Examples of Descriptive Statistics
In essence, descriptive statistics quantitatively explains information about massive data sets so we can make sense of these numbers. It connects the dots and presents data points in a meaningful way.
These are the three main things descriptive statistics can tell us:
- The central tendency – What are the mean and the median of the data set?
- The distribution – Where are most of the data points?
- The variability – How spread out are these numbers?
Say you’re offering business coaching services, you can find out the most popular course, the income distribution of your clients, average spending on your services, and more. The data builds a detailed look into your accounts so you can construct your business model around it.
Inferential Statistics Examples
After learning about the definitions and types of inferential statistics, it’s time to dive into its applications to see what role it plays in the business world. Here are 3 different ways you can utilize this quantitative analysis technique:
- Predict future sales
- Quality control
- Manage the uncertainty
We’ll take a deeper look at these examples to see how this research method shapes our business world.
1. Predict Future Sales
Let’s assume that you manufacture thermal socks and are interested in knowing when to adjust the production level to save costs. After creating a regression analysis model, you’ve discovered a negative correlation between the temperature and sales.
Your regression line formula is:
y = 500 – 10x
Let’s say the base temperature is 32°F. For every degree (°F) that goes up, the sales drop by 10 times. Once the temperature increases by 50°F, the sales drop to zero. Since you can’t sell negative units, you can expect zero purchases after it reaches 82°F (32°F + 50°F).

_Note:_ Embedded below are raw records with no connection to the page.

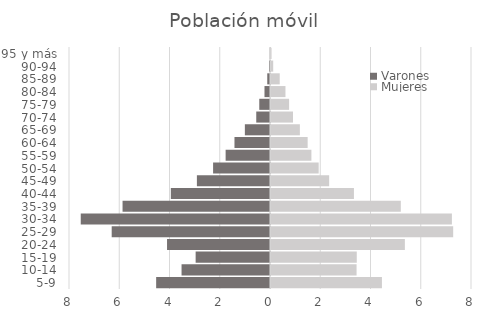
| Category | Varones | Mujeres |
|---|---|---|
| 5-9 | -4.531 | 4.415 |
| 10-14 | -3.52 | 3.406 |
| 15-19 | -2.959 | 3.414 |
| 20-24 | -4.098 | 5.328 |
| 25-29 | -6.301 | 7.251 |
| 30-34 | -7.532 | 7.2 |
| 35-39 | -5.868 | 5.166 |
| 40-44 | -3.947 | 3.301 |
| 45-49 | -2.91 | 2.315 |
| 50-54 | -2.265 | 1.897 |
| 55-59 | -1.766 | 1.608 |
| 60-64 | -1.414 | 1.459 |
| 65-69 | -1.001 | 1.149 |
| 70-74 | -0.547 | 0.875 |
| 75-79 | -0.427 | 0.72 |
| 80-84 | -0.219 | 0.576 |
| 85-89 | -0.109 | 0.347 |
| 90-94 | -0.041 | 0.088 |
| 95 y más | -0.007 | 0.021 |

Using inferential statistics, you can estimate the demand for your products during the hotter and colder months so that you know what times are best for certain products and build a product strategy accordingly.
2. Quality Control
An electric toothbrush company claims that its best-selling model can last for 3 years on average, and you want to see if it’s true. Your best option is to survey a random group of existing clients and conduct a hypothesis test.
H0 : µ = 3
Ha : µ ≠ 3
If you can reject H0, the company may need to look into its product descriptions and update the product’s specifications with research.
Inferential statistics is regularly used in the quality control process, especially for businesses that engage in mass production. It gives companies a clearer idea of how their products live up to expectations and how they can improve the experience for customers.
3. Manage the Uncertainty
Setting an appropriate confidence interval (CI) is the best way to quantify the risk you’re taking in the analysis of quantitative data. A 95% CI means that if you repeat the hypothesis test 100 times with a different random sample set, the results should fall within a certain range 95% of the time.
Some industries, like pharmaceutical companies, may want to be prudent and set a higher CI. It makes H0 harder to reject and may incur more research costs. Depending on your business needs, a suitable CI should balance the research costs and the level of uncertainty.